So, if you want only one symbol per second (one baud) to keep the
bandwidth down, you have to be able to transmit 1 megabit of
information in that one symbol. That requires that the symbol
representation include

1,000,000
2

different states. That is, the sender has to be able to choose from
among 2-to-the-millionth-power different voltages or RF levels (or QAM
or other constellation states), and the recipient needs to be able to
successfully distinguish between all of these states in order to
recover the megabit of information.

If you look at this in terms of the voltage being transmitted, it
means that the difference in voltage between any two adjacent states
must be large enough to be measured reliably. That would mean that
the _maximum_ voltage needs to be 2-to-the-millionth times higher.

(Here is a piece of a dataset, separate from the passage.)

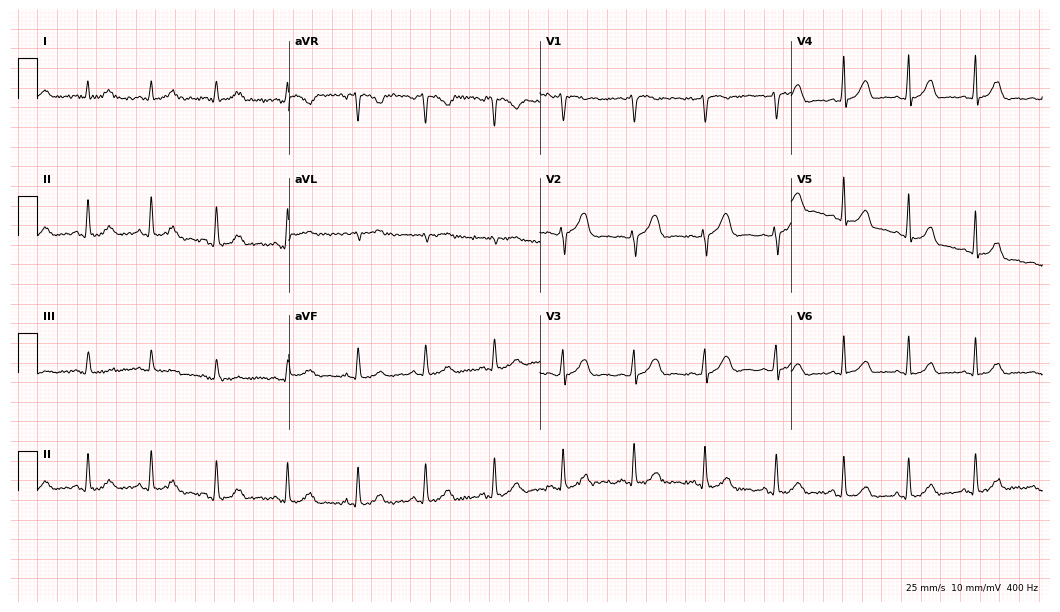
12-lead ECG from a 27-year-old woman. No first-degree AV block, right bundle branch block, left bundle branch block, sinus bradycardia, atrial fibrillation or sinus tachycardia recorded for this tracing.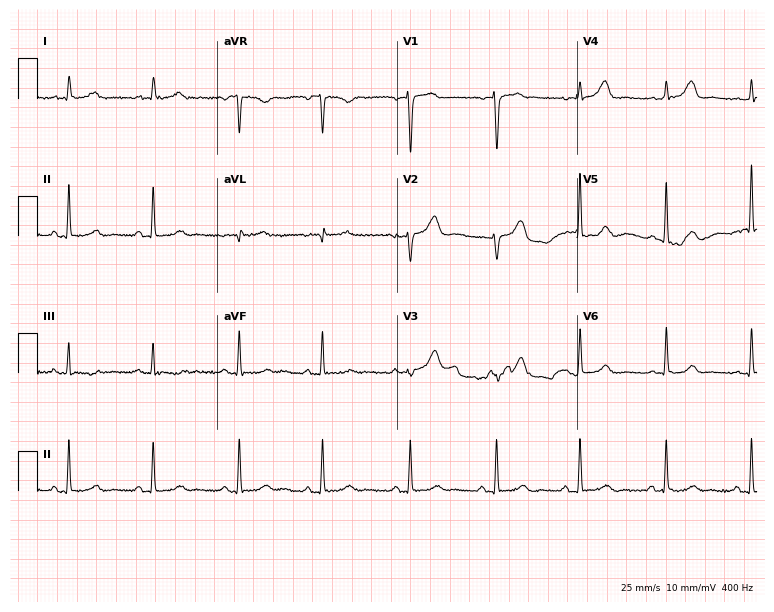
Electrocardiogram (7.3-second recording at 400 Hz), a 50-year-old female. Of the six screened findings (first-degree AV block, right bundle branch block, left bundle branch block, sinus bradycardia, atrial fibrillation, sinus tachycardia), none is recorded.

If we want to ease the problem somewhat, we could use a QAM encoding,
with 2^1000 different amplitudes and 2^1000 different phases.

Even if you do that, the signal resolution you need is incredibly far
beyond what's physically possible. If you ran the entire system in a
bath of liquid helium (to keep the thermal noise level of all the
components down to a minimum), and you set the minimum voltage
difference between two states to something just barely above the
remaining thermal noise level ...

.... then the maximum voltage level produced by your transmitter will
still be billions of billions of billions of billions times (billions
*of* billions, not billions *and* billions) higher. It wouldn't just
burn out the transmitter... it would (if physically realizable) blow
everything in the solar system into incandescent plasma as soon as you
turned it on.

If the original luma is transmitted on an FM carrier, the resulting
deviations in the frequency of the FM wave will be excessive. If the
QAM/multiple-level-QM/constellation-modulation equivalent of the luma is
transmitted, the resulting frequency-deviations will be significantly
smaller and hence use a lot less bandwidth.
Don't bet on it. Remember that the abrupt transitions between QAM
states create a sudden discontinuity in the signal... which introduces
higher-frequency components or sidebands in your encoded luma signal.
These luma sidebands, once FM-modulated onto the carrier, will cause
RF sidebands out quite some distance. That's one of the gotchas of
FM... it creates sidebands which appear *further* away from the
carrier frequency than the maximum carrier deviation!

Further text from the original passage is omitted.